Monday, May 18, 2009

baking with rhubarb--yummm!

Do you have a nice patch of rhubarb in your yard? Friends or neighbors give you rhubarb? I found a new recipe for a Strawberry and Rhubarb Crumb Pie, with a Skillet Crust. Sound good? Oh, boy oh boy, it is.

This is what I made yesterday without a single mishap! I love to bake. It's relaxing. Cooking, on the other hand, well, you probably know what I think about that. Just read yesterday's post.

But this rhubarb thing? Yes! I'll share the recipe. I got it out of my honey's cookbook Pie. Delicioso.

Strawberry and Rhubarb Crumb Pie in a Skillet Crust
For the Crust:


2 1/4 cups all-purpose flour
1 cup sugar
3/4 cup butter
1 teaspoon vanilla extract

Method:

Combine the flour and sugar in a bowl and set aside.

Melt the butter in a large skillet over medium heat; when it is melted, blend in the vanilla.

Turn off the heat and stir in the flour and sugar mixture; this may take some time, but be patient and keep stirring until you have a pan full of evenly mixed crumbles.

Transfer about two thirds of the crumbs to a 9-1/2 or 10-inch deep dish pie pan, and press them to the bottom and up the sides of the pan.

Preheat oven to 350 degrees F.

Ingredients For the Filling:

1 1/2 pounds fresh rhubarb stalks (about 4 cups)
2 cups hulled and sliced fresh strawberries (1 quart)
3/4 cup sugar
1/4 - 1/3 all purpose flour (if your rhubarb stalks are small, use the larger amount of flour–if they are large, they are drier, use the smaller amount of flour)
1/2 teaspoon ground cardamom
1/4 teaspoon ground ginger

Method:

Mix together the filling ingredients and allow to stand for ten minutes.

When the oven is preheated, put the filling ingredients into the prepared bottom crust and level it carefully. Crumble the reserved crust mixture over the pie evenly, and press it down gently with your hand.

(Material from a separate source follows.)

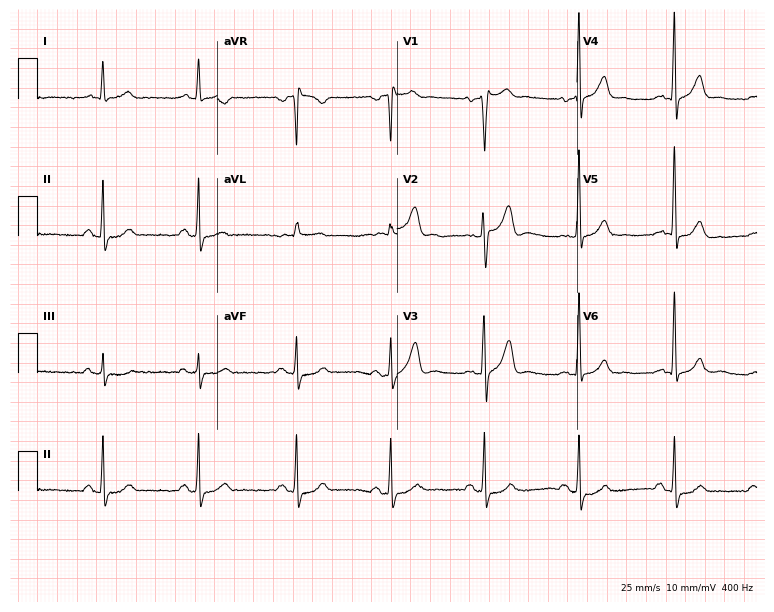
Electrocardiogram, a male patient, 58 years old. Overall reading on record: normal ECG.

Place the pie in the center oven rack and bake for thirty minutes. Turn the pie 180 degress on the rack and turn the heat down to 325 degrees F. Close the oven and bake for another 40-50 minutes, until the topping is golden brown and the juices bubble thickly up around the edges of the crust.

Remove from oven, and allow to cool at least two hours before serving.

I'd post a picture, but I already ate my piece, and I can't eat another one.

5 comments:

Becky K. said...

Mmmm Yummmm!

I love rhubarb. Warren's Mom has been baking pies and sharing them this year.

This recipe looks great!

Blessings each day said...

Thanks for sharing...this is the way to find the best recipes!

blessings,

marcy

daisy said...

I made it again tonight because the first one disappeared. This one's going to a potluck with me tomorrow.

This time I used a 16 oz container of frozen strawberries and just put a little more flour. Hope it turns out. :)

Sue said...

Sounds delish! My mom had quite a big rhubarb patch in our yard growing up. I rather miss it here in the big city :-(

daisymarie said...

Looks like a yummy recipe, but I won't try it. I made a strawberry rhubarb pie once...it looked good enough to be in a magazine. Unfortunately, I somehow only put in half the sugar that was required to make it edible. And then I served the beautiful pie to a visiting evangelist who never let me live it down...and used it as a sermon illustration on more than one occasion.